The penalty, despite its unpopularity, is the glue that holds the Affordable Care Act together. Unless people are forced to buy insurance, health policy experts say, young and healthy people may stay away, leaving only the more expensive patients in the plans, which will quickly drive up premiums. And it was the penalty that the United States Supreme Court relied on to uphold the individual mandate, reasoning that it was a legal use of Congress’s taxing authority.
The sotto-voce treatment of the penalty resembles the strategy Massachusetts used when it set up its universal health insurance program several years ago. It took a sales approach at first, using the Red Sox in its campaign to appeal to men, who tend to be a little more resentful of being pushed into something, said Jon Kingsdale, the executive director for the first four years.
In November 2007, with barely two months left to sign up, his state began emphasizing the penalty, and volume soared, he said. “That was very effective as a call to action,” Mr. Kingsdale said.
Directors of state exchanges said that as happened in Massachusetts, a new phase of advertising that incorporates the penalty may kick in as the sign-up deadline approaches. Last month, the Obama administration said people who signed up for coverage by March 31 would avoid the penalty; previously the date was Feb. 15.
Some people are exempt from the penalty, including those with religious objections to insurance or with incomes too low to require a tax return, and those who cannot find a plan costing less than 8 percent of their income.Officials at the Health and Human Services Department, which runs the federal exchange, would not answer questions about the marketing of the penalty.
But officials at Enroll America, a nonprofit agency that is promoting the new marketplace, said they were deliberately playing down the penalty in favor of themes that tested well with focus groups: financial assistance, core benefits, no one being turned away for pre-existing conditions, and easy comparison shopping. “That doesn’t mean that the penalty or the mandate isn’t an important piece of the law from a policy perspective,” said Sophie Stern, a senior policy analyst for the agency. “But from a messaging perspective, this is what we find resonates best.”
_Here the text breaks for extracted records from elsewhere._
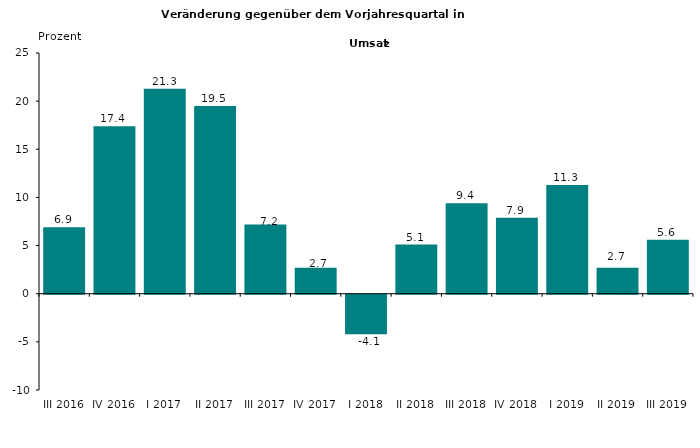
| Category | 6,9 |
|---|---|
| III 2016 | 6.9 |
| IV 2016 | 17.4 |
| I 2017 | 21.3 |
| II 2017 | 19.5 |
| III 2017 | 7.2 |
| IV 2017 | 2.7 |
| I 2018 | -4.1 |
| II 2018 | 5.1 |
| III 2018 | 9.4 |
| IV 2018 | 7.9 |
| I 2019 | 11.3 |
| II 2019 | 2.7 |
| III 2019 | 5.6 |

The approach is evident in a vast expanse of cubicles in an office park outside Albany, with panoramic views of low-lying mountains, where dozens of newly hired customer service representatives answer the calls of New Yorkers with questions about the state’s exchange.
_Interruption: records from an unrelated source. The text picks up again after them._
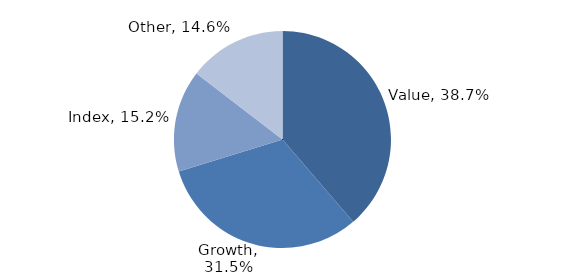
| Category | Investment Style |
|---|---|
| Value | 0.387 |
| Growth | 0.315 |
| Index | 0.152 |
| Other | 0.146 |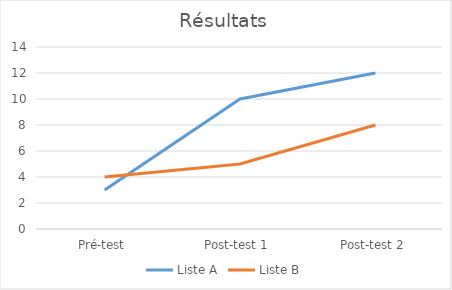
| Category | Liste A | Liste B |
|---|---|---|
| Pré-test | 3 | 4 |
| Post-test 1 | 10 | 5 |
| Post-test 2 | 12 | 8 |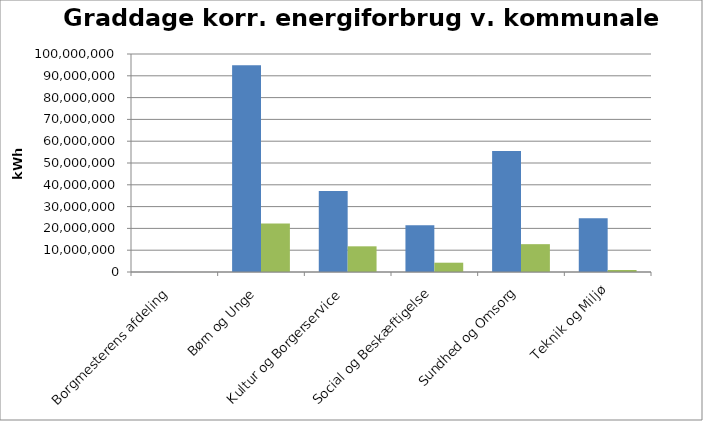
| Category | 2009 | 2010 |
|---|---|---|
| Borgmesterens afdeling | 24390 | 0 |
| Børn og Unge | 94853943 | 22281359 |
| Kultur og Borgerservice | 37167421 | 11780844 |
| Social og Beskæftigelse | 21446993 | 4267894 |
| Sundhed og Omsorg | 55548219 | 12767000 |
| Teknik og Miljø | 24682759 | 926718 |

They rattle off information about the “metal levels” — bronze, silver, gold and platinum plans — and deductibles and copays. But they are not supposed to volunteer that by law, having health insurance is now mandatory for most people. If someone asks — and occasionally people do, the customer service agents say — they pull up a script that says, “The Affordable Care Act requires that if you can afford health coverage, you must get coverage or pay a penalty.”
Donna Frescatore, executive director of New York’s exchange, said focus groups preferred positive messaging, hence the state’s message, “Today’s the day that you can have information.” The campaign, she said, “is about health as opposed to the burden of illness.”
Likewise, Minnesota has gone upbeat with its humorous ads, which feature a replica of a roadside Paul Bunyan statue suffering various injuries. Oregon has a YouTube video in which Laura Gibson, a folk singer, wearing a red dress and strumming a guitar, stands in a green field as she sings about living in a place “where I’m free to be healthy and happy and strong.”
“We don’t have any messaging related to the penalty or the mandate, and that’s intentional,” said Amy Fauver, a spokeswoman for Cover Oregon, the state exchange. “Because first of all, we don’t enforce it, it’s really not ours to enforce, and we really feel like there is so much to celebrate in terms of benefits.”